Kernel-based Virtual Machine is a virtualisation module directly built into the Linux kernel, letting it act as a type 1 hypervisor, having VMs run as threads. It's efficient as reuses Linux's scheduler, memory management, and drivers support. It can be started by opening the virtual /dev/kvm device. Typically, you'd place VM executions in a loop where the kernel takes control back when guest exits for whichever reasons.

// Enter hardware virtualisation.
int kvm_fd = open("/dev/kvm");
// Create guest memory.
int vm_fd = ioctl(kvm_fd, KVM_CREATE_VM, 0);
// Allocate vCPU.
int vcpu_fd = ioctl(vm_fd, KVM_CREATE_VCPU, 0);

// Map VMCS KVM abstraction from vCPU.
struct kvm_run *kvm_run = mmap(/* ... */, vcpu_fd, 0);

for (;;) {
    // Run vCPU until exit.
    ioctl(vcpu_fd, KVM_RUN, 0);
    switch(kvm_run->exit_reason) {
        // Emulate IO in user space.
        case KVM_EXIT_IO: /* ... */
        // Check interrupt.
        case KVM_EXIT_HLT: /* ... */
    }
}

Overcommitment

VMs do not use 100% of their available memory, therefore, it is possible to allocate more VM memory that physically available. KVM VMs are based on Linux virtual memory, which allows each process to consume all its address space, enabling overcommitment by default.

Ballooning

Ballooning is a way to enforce that VMs use of their physical memory stays under a set threshold. It is accomplished by adopting a special driver, which forces swapping to occur when a VM wants to allocate more memory than physically allowed. This can also be used when needing to free up space for allocating a new VM.

Same-page merging

Kernel Same-page Merging (KSM) is a KVM tool that can be enabled and which allows virtual pages with same content to share the same physical page. Comparing pages can be very resource consuming, but it can be beneficial when using applications that produce many instances of identical data. When finding two duplicates, both get marked as CoW and one is redirected to the physical of the other.

Qemu

Qemu is a program which can create and manage VMs and emulate devices. It can also do pure CPU emulation, but with KVM enabled it can unload CPU execution to KVM directly for near-native speed. A big challenge for VMMs is managing hardware interactions/pass-through exposed to VMs. Qemu offers an ecosystem of emulated devices accessible via the VirtIO interface. VirtIO implements a standard set of device interfaces including network adapters, disk drives and IO controllers.

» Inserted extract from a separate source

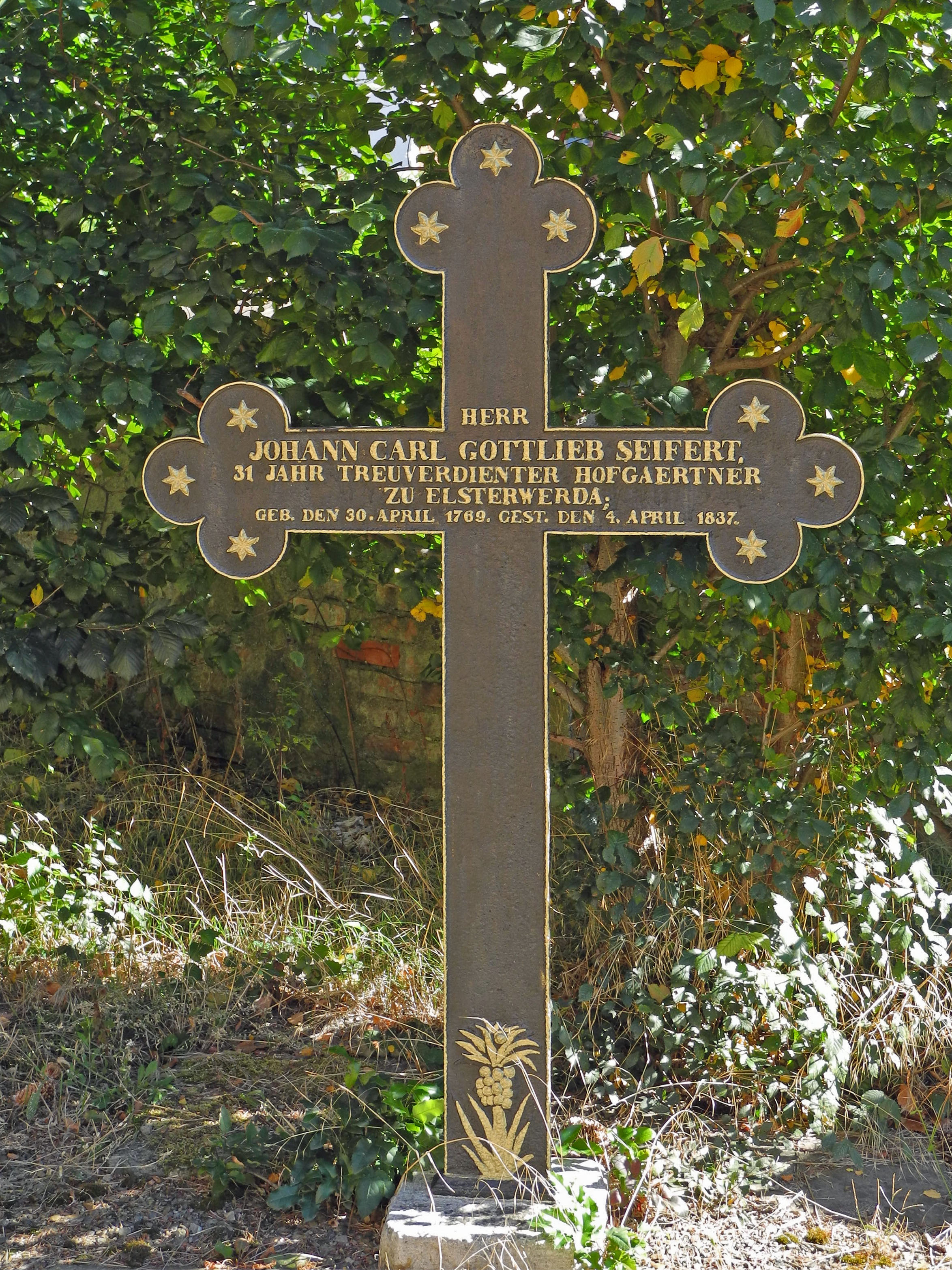 Hofgärtner-Grabkreuz im alten Kirchhof an der Katharinenkirche in Elsterwerda
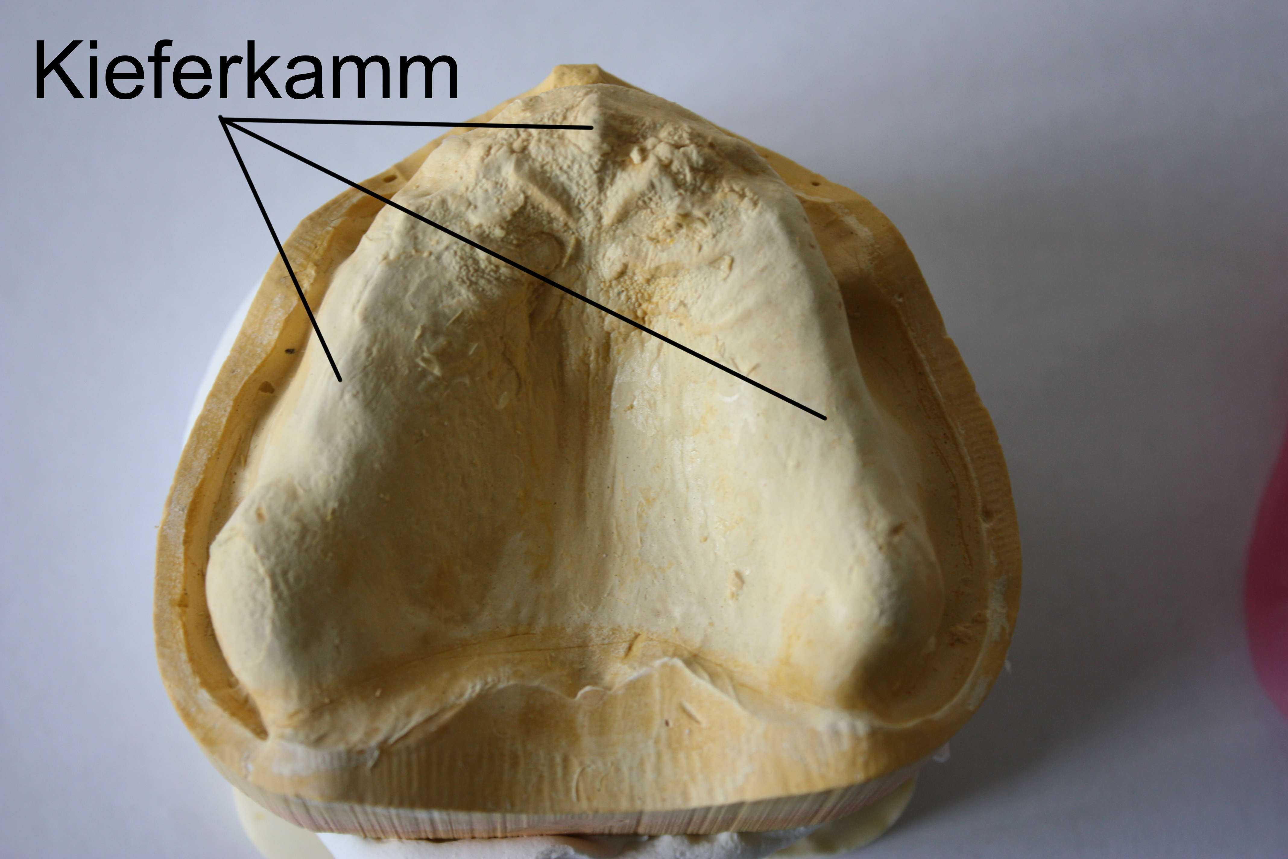 Beschreibung

Through a shared memory region (virtqueue), the VirtIO guest driver communicates directly with the hypervisor, knowing it is in a virtual machine; this concept is called paravirtualisation. Unlike full virtualisation, paravirtualisation modifies the guest OS to efficiently interface the hypervisor through hypercalls, reducing traps and emulation overhead.

Xen

Xen is a type 1 hypervisor running on bare metal. Critical (privileged) instructions requiring ring 0 get replaced by hypercalls. In this way, user space applications typically remain unaffected, but this design requires guest OS (DomU) instructions in ring-0 to be ported to ring-1. Xen also support the use of Dom0, which is a specially privileged domain running Linux completely natively. DomU drivers can communicate with Dom0 directly, just like VirtIO.